The following is taken from Hodge, Schlicker and Sundstrom Abstract Algebra an Inquiry Based Approach text
For each natural number $i,$ let $R_i$ be a ring. Define the infinite direct sum
$$\bigoplus_{i=1}^{\infty} R_i=R_1\oplus R_2 \oplus R_3 \oplus \cdots$$
to be the set of all sequences of the form
$$x=(x_1,x_2,x_3,\cdots),$$
where $x_i\in R_i$ for all $i,$ and $x_i=0_{R_i}$ for all but finitely many values of $i.$ To illustrate, let $R_i=Z_{i+1}$ for every natural number $i,$ and define
$$R=\bigoplus_{i=1}^{\infty} R_i=\bigoplus_{i=1}^{\infty}Z_{i+1}=Z_2\oplus Z_3\oplus Z_4 \oplus \cdots$$ Then
$x=([1]_2,[0]_3,[0]_4,[0]_5,[0]_6,[0]_7,[0]_8,[0]_9,\cdots)\in R_i$$
since $x_i$ is the zero element in $Z_{i+2}$ for all but $3$ values of $i.$ In contrast, $$y=([1]_2,[1]_3,[1]_4,[1]_5\cdots)\notin R_i,$$
since $y_i$ is nonzero for infinitely many values of $i.$
The characteristic of an infinite direct sum. Let $R$ be the infinite direct sum as defined above:
(a) Show that for every $x=(x_1,x_2,x_3,\cdots)\in R,$ there exists a positive integer $k$ such that
$kx=0_R=([0]_2,[0]_3,[0]_4,\ldots).$
(Hints: Recall that $x_i$ is nonzero for only finitely many values of $i.$).
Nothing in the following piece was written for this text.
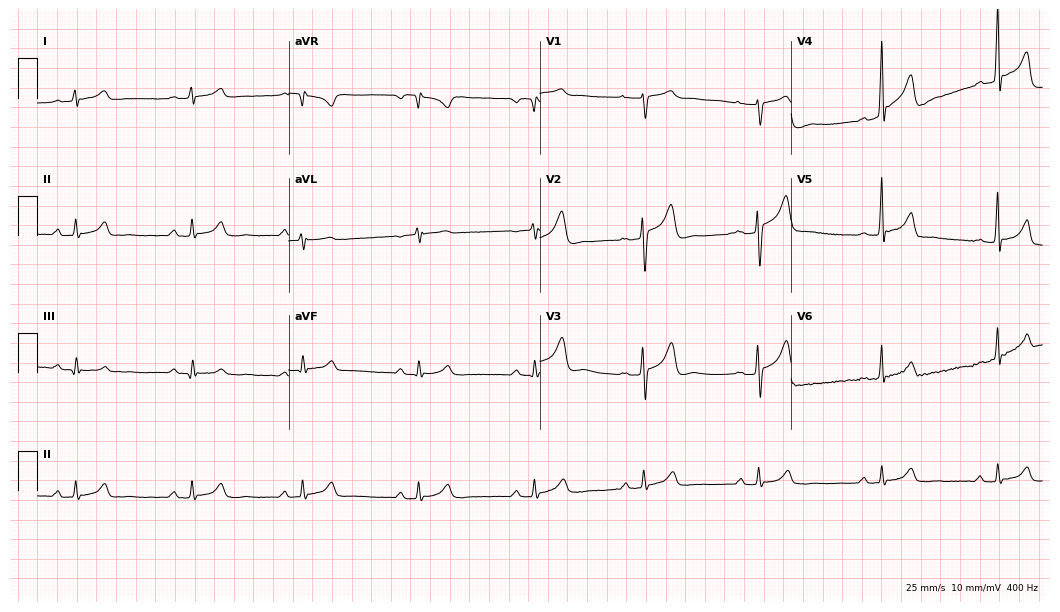
Resting 12-lead electrocardiogram (10.2-second recording at 400 Hz). Patient: a man, 31 years old. None of these six findings is recorded: first-degree AV block, right bundle branch block, left bundle branch block, sinus bradycardia, atrial fibrillation, sinus tachycardia.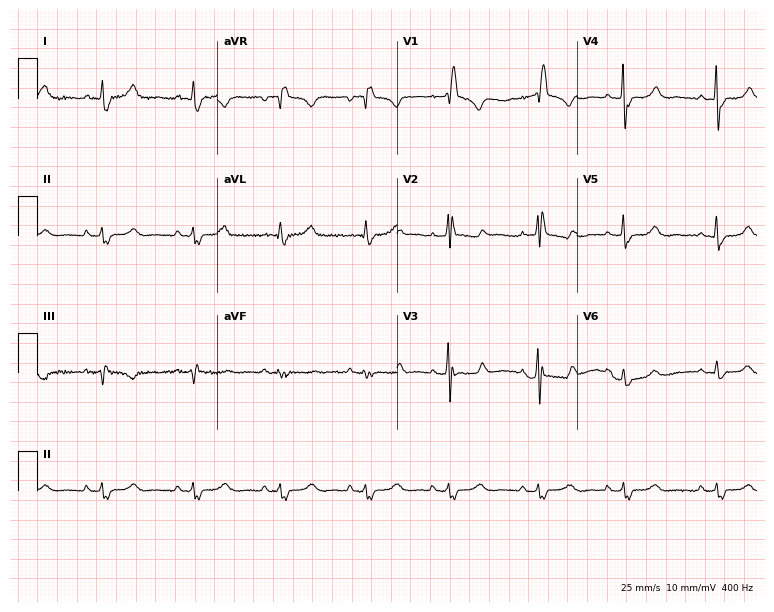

(b) Show that, in spite of your conclusion in part (a), the characteristic of $R$ is zero.
Question: for (a) the positive integer $k$ is as follows, for any $x_i\in Z_{i+1}$, then $k={char}R={lcm}\{Z_{i+1\cdot i+2 \cdot i+3\cdots}\}={char}R={lcm}\{x_{i+1}\cdot x_{i+2}\cdot x_{i+3}\cdots\}$ where $i=1,2,\cdots n-1,$ since only finitely many $x_i$ are not zero. (I might not be accurate in my notation).
for part (b) I am not sure why the characteristic of $R$ is zero, other than if we take into account of all the values of $x,$ including the ones that are zero.
This is a matter of quantifiers. For any $x$ in the ring, there is an integer $k$ that annihilates it: $kx = 0$. However, this integer depends on the element of the ring. For positive characteristic, we have to have an integer that works for all elements in the ring.
And in this example, you're showing that no such integer exists. Explicitly, you're constructing a (countable) collection of ring elements that cannot be annihilated by any particular integer.
This is one of the (many) differences between finite and infinite sets. Every finite set has a least common multiple, but there are plenty of infinite sets that do not.